AI-ACCELERATED DRUG DISCOVERY
Available from Reaxense
This protein is integrated into the Receptor.AI ecosystem as a prospective target with high therapeutic potential. We performed a comprehensive characterization of Serine/threonine-protein phosphatase 2A regulatory subunit B'' subunit gamma including:
1. LLM-powered literature research
Our custom-tailored LLM extracted and formalized all relevant information about the protein from a large set of structured and unstructured data sources and stored it in the form of a Knowledge Graph. This comprehensive analysis allowed us to gain insight into Serine/threonine-protein phosphatase 2A regulatory subunit B'' subunit gamma therapeutic significance, existing small molecule ligands, relevant off-targets, and protein-protein interactions.
Fig. 1. Preliminary target research workflow
2. AI-Driven Conformational Ensemble Generation
Starting from the initial protein structure, we employed advanced AI algorithms to predict alternative functional states of Serine/threonine-protein phosphatase 2A regulatory subunit B'' subunit gamma, including large-scale conformational changes along "soft" collective coordinates. Through molecular simulations with AI-enhanced sampling and trajectory clustering, we explored the broad conformational space of the protein and identified its representative structures. Utilizing diffusion-based AI models and active learning AutoML, we generated a statistically robust ensemble of equilibrium protein conformations that capture the receptor's full dynamic behavior, providing a robust foundation for accurate structure-based drug design.

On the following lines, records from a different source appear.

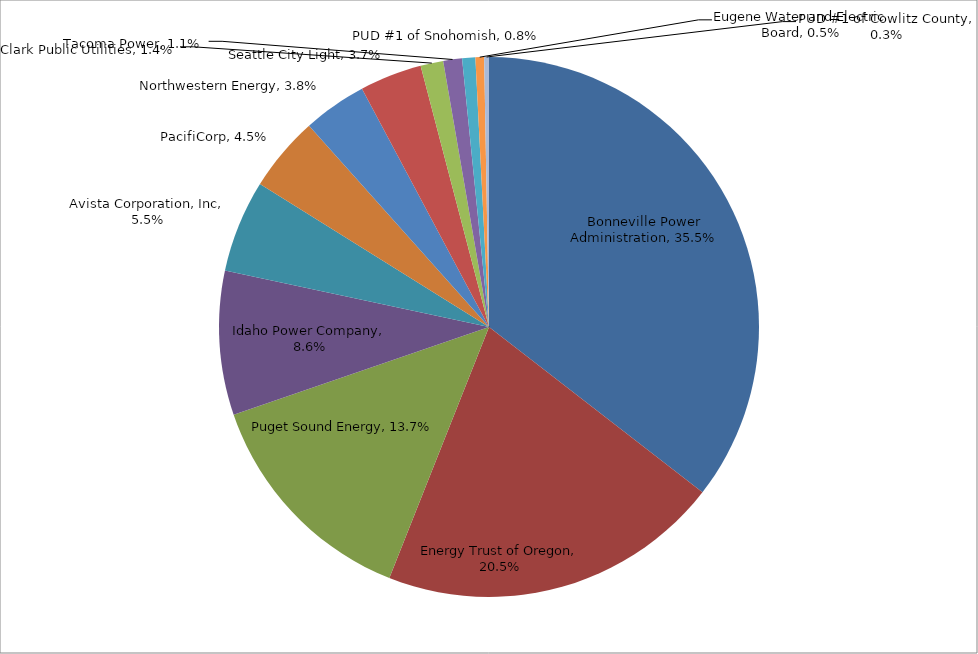
| Category | Series 0 |
|---|---|
| Bonneville Power Administration | 0.355 |
| Energy Trust of Oregon | 0.205 |
| Puget Sound Energy | 0.137 |
| Idaho Power Company | 0.086 |
| Avista Corporation, Inc | 0.055 |
| PacifiCorp | 0.045 |
| Northwestern Energy | 0.038 |
| Seattle City Light | 0.037 |
| Clark Public Utilities | 0.014 |
| Tacoma Power | 0.011 |
| PUD #1 of Snohomish | 0.008 |
| Eugene Water and Electric Board | 0.005 |
| PUD #1 of Cowlitz County | 0.003 |
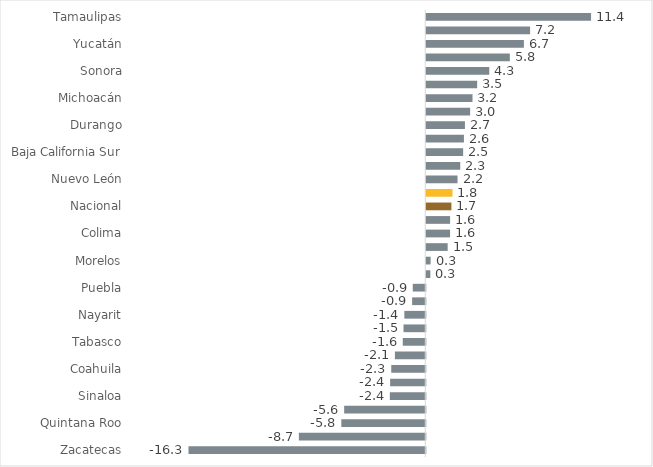
| Category | Series 0 |
|---|---|
| Zacatecas | -16.315 |
| Chiapas | -8.71 |
| Quintana Roo | -5.784 |
| Oaxaca | -5.589 |
| Sinaloa | -2.442 |
| Hidalgo | -2.422 |
| Coahuila | -2.344 |
| Veracruz | -2.094 |
| Tabasco | -1.552 |
| Guerrero | -1.501 |
| Nayarit | -1.443 |
| Estado de México | -0.906 |
| Puebla | -0.863 |
| Querétaro | 0.281 |
| Morelos | 0.298 |
| San Luis Potosí | 1.472 |
| Colima | 1.639 |
| Guanajuato | 1.641 |
| Nacional | 1.731 |
| Jalisco | 1.805 |
| Nuevo León | 2.152 |
| Ciudad de México | 2.34 |
| Baja California Sur | 2.539 |
| Baja California | 2.593 |
| Durango | 2.663 |
| Chihuahua | 3.022 |
| Michoacán | 3.184 |
| Tlaxcala | 3.504 |
| Sonora | 4.339 |
| Aguascalientes | 5.756 |
| Yucatán | 6.726 |
| Campeche | 7.152 |
| Tamaulipas | 11.353 |
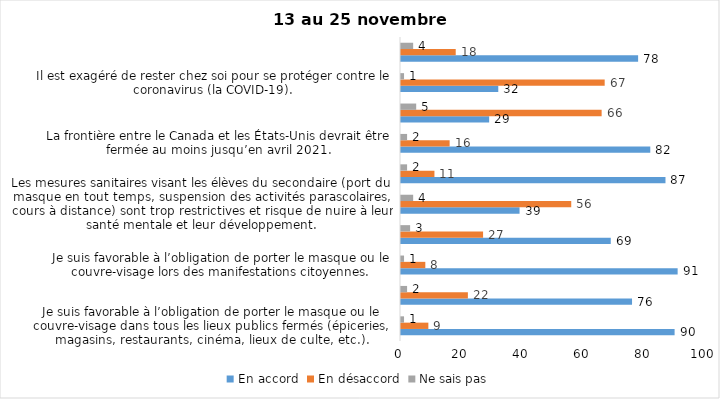
| Category | En accord | En désaccord | Ne sais pas |
|---|---|---|---|
| Je suis favorable à l’obligation de porter le masque ou le couvre-visage dans tous les lieux publics fermés (épiceries, magasins, restaurants, cinéma, lieux de culte, etc.). | 90 | 9 | 1 |
| C’est une bonne chose que les policiers puissent donner facilement des contraventions aux gens qui ne respectent pas les mesures pour prévenir le coronavirus (la COVID-19). | 76 | 22 | 2 |
| Je suis favorable à l’obligation de porter le masque ou le couvre-visage lors des manifestations citoyennes. | 91 | 8 | 1 |
| C’est une bonne chose d’arrêter les activités sportives de groupe (ex. hockey, soccer, yoga, etc.) et de fermer les centres d’entraînement (gyms) dans les zones rouges. | 69 | 27 | 3 |
| Les mesures sanitaires visant les élèves du secondaire (port du masque en tout temps, suspension des activités parascolaires, cours à distance) sont trop restrictives et risque de nuire à leur santé mentale et leur développement. | 39 | 56 | 4 |
| Je suis favorable à l’obligation de porter le masque ou le couvre-visage en tout temps pour les élèves au secondaire. | 87 | 11 | 2 |
| La frontière entre le Canada et les États-Unis devrait être fermée au moins jusqu’en avril 2021. | 82 | 16 | 2 |
| Le gouvernement et les médias exagèrent par rapport au coronavirus (la COVID-19). | 29 | 66 | 5 |
| Il est exagéré de rester chez soi pour se protéger contre le coronavirus (la COVID-19). | 32 | 67 | 1 |
| Les jeunes ne respectent pas les règles de confinement et contribuent à propager la COVID-19. | 78 | 18 | 4 |
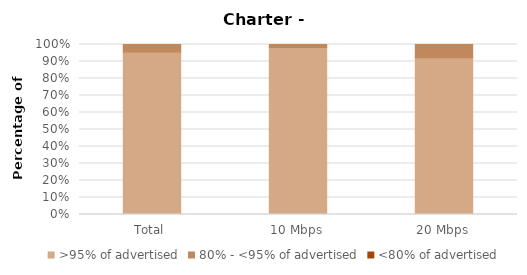
| Category | >95% of advertised | 80% - <95% of advertised | <80% of advertised |
|---|---|---|---|
| Total | 0.956 | 0.044 | 0 |
| 10 Mbps | 0.982 | 0.018 | 0 |
| 20 Mbps | 0.921 | 0.079 | 0 |
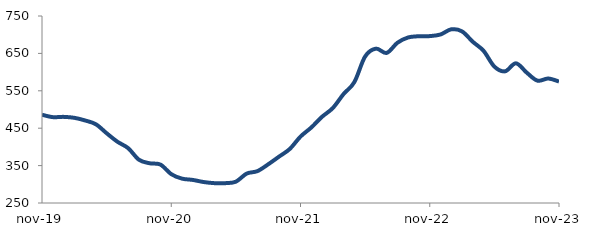
| Category | Series 0 |
|---|---|
| 2019-11-01 | 485.887 |
| 2019-12-01 | 479.593 |
| 2020-01-01 | 480.293 |
| 2020-02-01 | 477.774 |
| 2020-03-01 | 470.708 |
| 2020-04-01 | 460.537 |
| 2020-05-01 | 436.562 |
| 2020-06-01 | 413.857 |
| 2020-07-01 | 396.652 |
| 2020-08-01 | 365.687 |
| 2020-09-01 | 356.18 |
| 2020-10-01 | 352.658 |
| 2020-11-01 | 327.164 |
| 2020-12-01 | 315.173 |
| 2021-01-01 | 311.708 |
| 2021-02-01 | 306.103 |
| 2021-03-01 | 303.075 |
| 2021-04-01 | 303.034 |
| 2021-05-01 | 306.996 |
| 2021-06-01 | 328.614 |
| 2021-07-01 | 335.232 |
| 2021-08-01 | 353.414 |
| 2021-09-01 | 373.869 |
| 2021-10-01 | 394.393 |
| 2021-11-01 | 427.592 |
| 2021-12-01 | 451.83 |
| 2022-01-01 | 480.528 |
| 2022-02-01 | 503.882 |
| 2022-03-01 | 541.428 |
| 2022-04-01 | 573.261 |
| 2022-05-01 | 641.774 |
| 2022-06-01 | 662.728 |
| 2022-07-01 | 651.267 |
| 2022-08-01 | 678.506 |
| 2022-09-01 | 692.688 |
| 2022-10-01 | 695.873 |
| 2022-11-01 | 696.235 |
| 2022-12-01 | 700.598 |
| 2023-01-01 | 714.422 |
| 2023-02-01 | 708.75 |
| 2023-03-01 | 680.994 |
| 2023-04-01 | 656.708 |
| 2023-05-01 | 614.698 |
| 2023-06-01 | 602.139 |
| 2023-07-01 | 623.52 |
| 2023-08-01 | 598.686 |
| 2023-09-01 | 577.1 |
| 2023-10-01 | 582.836 |
| 2023-11-01 | 574.767 |
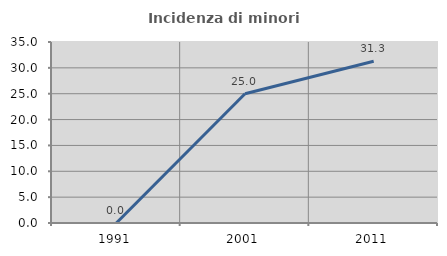
| Category | Incidenza di minori stranieri |
|---|---|
| 1991.0 | 0 |
| 2001.0 | 25 |
| 2011.0 | 31.281 |
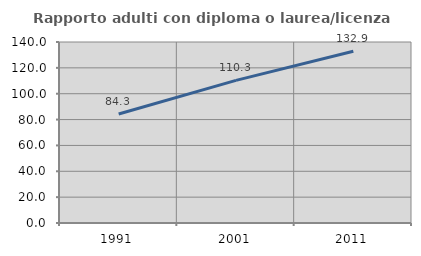
| Category | Rapporto adulti con diploma o laurea/licenza media  |
|---|---|
| 1991.0 | 84.302 |
| 2001.0 | 110.314 |
| 2011.0 | 132.877 |
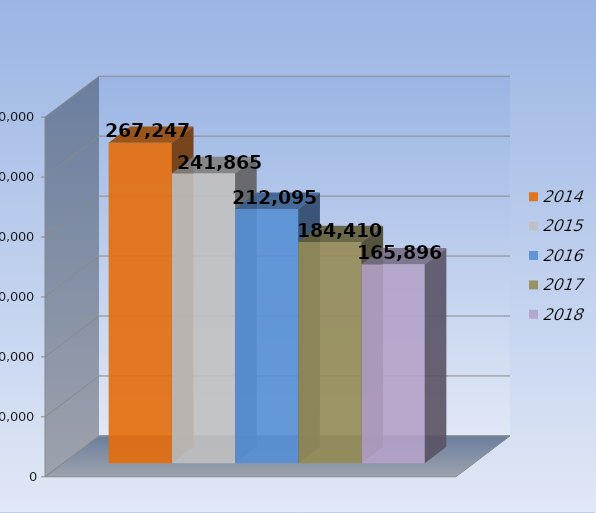
| Category | 2014 | 2015 | 2016 | 2017 | 2018 |
|---|---|---|---|---|---|
| 0 | 267247 | 241865 | 212095 | 184410 | 165896 |
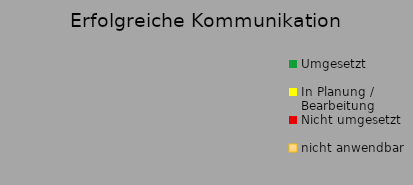
| Category | Series 0 |
|---|---|
| Umgesetzt | 0 |
| In Planung / Bearbeitung | 0 |
| Nicht umgesetzt | 0 |
| nicht anwendbar | 0 |
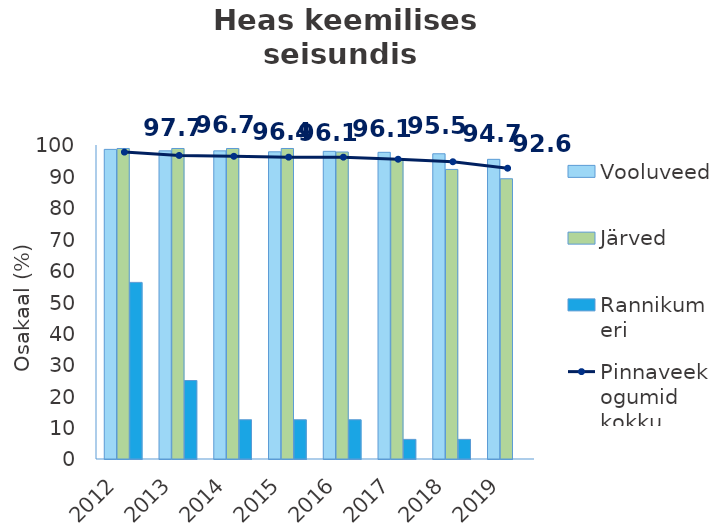
| Category | Vooluveed | Järved | Rannikumeri |
|---|---|---|---|
| 2012.0 | 98.602 | 98.889 | 56.25 |
| 2013.0 | 98.137 | 98.889 | 25 |
| 2014.0 | 98.137 | 98.889 | 12.5 |
| 2015.0 | 97.826 | 98.889 | 12.5 |
| 2016.0 | 97.981 | 97.778 | 12.5 |
| 2017.0 | 97.671 | 95.556 | 6.25 |
| 2018.0 | 97.205 | 92.222 | 6.25 |
| 2019.0 | 95.433 | 89.247 | 0 |
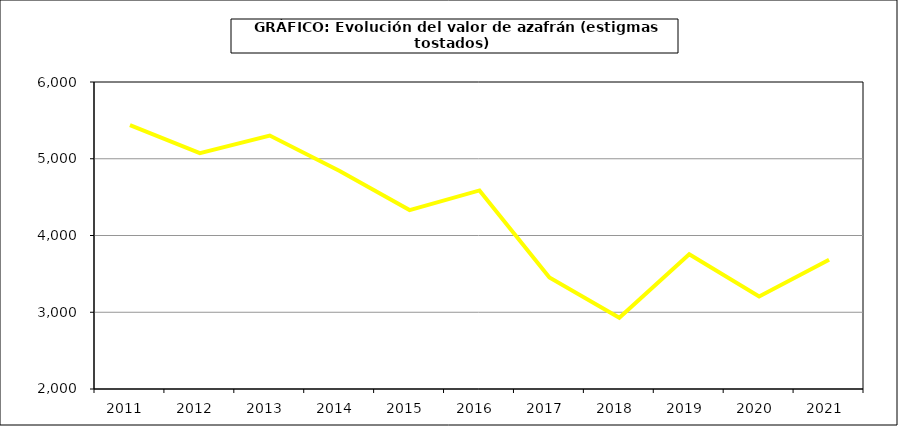
| Category | Valor |
|---|---|
| 2011.0 | 5438.177 |
| 2012.0 | 5071.99 |
| 2013.0 | 5302.253 |
| 2014.0 | 4841.325 |
| 2015.0 | 4331 |
| 2016.0 | 4587 |
| 2017.0 | 3451.991 |
| 2018.0 | 2929.42 |
| 2019.0 | 3756.782 |
| 2020.0 | 3205.777 |
| 2021.0 | 3683.282 |
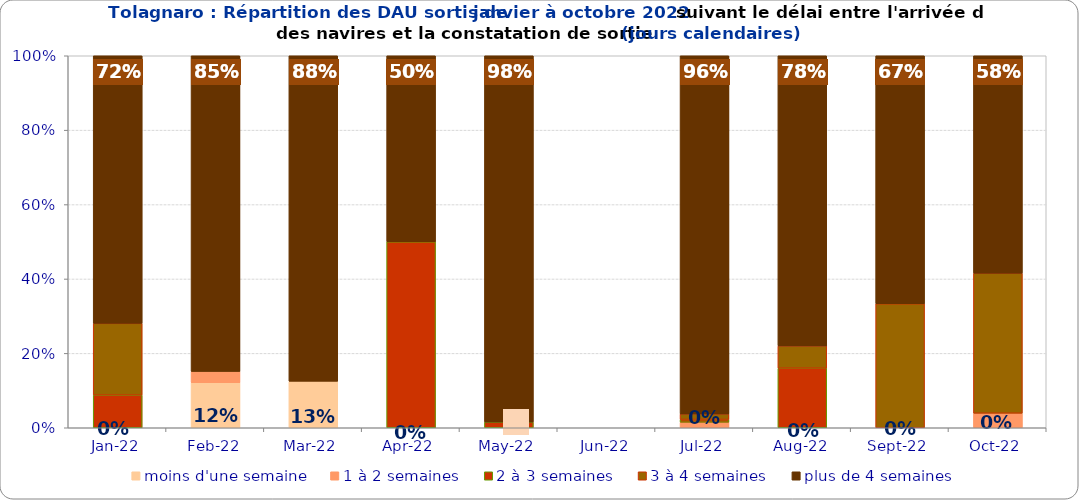
| Category | moins d'une semaine | 1 à 2 semaines | 2 à 3 semaines | 3 à 4 semaines | plus de 4 semaines |
|---|---|---|---|---|---|
| 2022-01-01 | 0 | 0 | 0.088 | 0.193 | 0.719 |
| 2022-02-01 | 0.121 | 0.03 | 0 | 0 | 0.848 |
| 2022-03-01 | 0.125 | 0 | 0 | 0 | 0.875 |
| 2022-04-01 | 0 | 0 | 0.5 | 0 | 0.5 |
| 2022-05-01 | 0 | 0 | 0.015 | 0 | 0.985 |
| 2022-06-01 | 0 | 0 | 0 | 0 | 0 |
| 2022-07-01 | 0 | 0.015 | 0.007 | 0.015 | 0.963 |
| 2022-08-01 | 0 | 0 | 0.16 | 0.06 | 0.78 |
| 2022-09-01 | 0 | 0 | 0 | 0.333 | 0.667 |
| 2022-10-01 | 0 | 0.039 | 0 | 0.377 | 0.584 |

Fig. 2. AI-powered molecular dynamics simulations workflow
3. Binding pockets identification and characterization
We employed the AI-based pocket prediction module to discover orthosteric, allosteric, hidden, and cryptic binding pockets on the protein’s surface. Our technique integrates the LLM-driven literature search and structure-aware ensemble-based pocket detection algorithm that utilizes previously established protein dynamics. Tentative pockets are then subject to AI scoring and ranking with simultaneous detection of false positives. In the final step, the AI model assesses the druggability of each pocket enabling a comprehensive selection of the most promising pockets for further targeting.
Fig. 3. AI-based binding pocket detection workflow
4. AI-Powered Virtual Screening
Our ecosystem is equipped to perform AI-driven virtual screening on Serine/threonine-protein phosphatase 2A regulatory subunit B'' subunit gamma. With access to a vast chemical space and cutting-edge AI docking algorithms, we can rapidly and reliably predict the most promising, novel, diverse, potent, and safe small molecule ligands of Serine/threonine-protein phosphatase 2A regulatory subunit B'' subunit gamma. This approach allows us to achieve an excellent hit rate and to identify compounds ready for advanced lead discovery and optimization.
Fig. 4. The screening workflow of Receptor.AI
Receptor.AI, in partnership with Reaxense, developed a next-generation technology for on-demand focused library design to enable extensive target exploration.
The focused library for Serine/threonine-protein phosphatase 2A regulatory subunit B'' subunit gamma includes a list of the most effective modulators, each annotated with 38 ADME-Tox and 32 physicochemical and drug-likeness parameters. Furthermore, each compound is shown with its optimal docking poses, affinity scores, and activity scores, offering a detailed summary.
Serine/threonine-protein phosphatase 2A regulatory subunit B'' subunit gamma
partner:
Reaxense
upacc:
Q969Q6
UPID:
P2R3C_HUMAN
Alternative names:
Protein phosphatase subunit G5PR; Rhabdomyosarcoma antigen MU-RMS-40.6A/6C
Alternative UPACC:
Q969Q6; B4DEN7; D3DS97; D3DS98; Q5GJ55; Q5GJ56; Q6P4G2; Q86TZ3; Q9NWR9
Background:
Serine/threonine-protein phosphatase 2A regulatory subunit B'' subunit gamma, also known as Protein phosphatase subunit G5PR and Rhabdomyosarcoma antigen MU-RMS-40.6A/6C, plays a pivotal role in various cellular processes. It is involved in the regulation of MCM3AP phosphorylation, acts as a negative regulator of ABCB1 expression and function, and may contribute to the activation-induced cell death of B-cells. This protein's multifaceted role in biological systems makes it an intriguing subject for scientific inquiry.
Therapeutic significance:
Linked to Myoectodermal gonadal dysgenesis syndrome and Spermatogenic failure 36, Serine/threonine-protein phosphatase 2A regulatory subunit B'' subunit gamma's involvement in these diseases highlights its potential as a target for therapeutic intervention. Understanding the role of this protein could open doors to potential therapeutic strategies, offering hope for patients suffering from these conditions.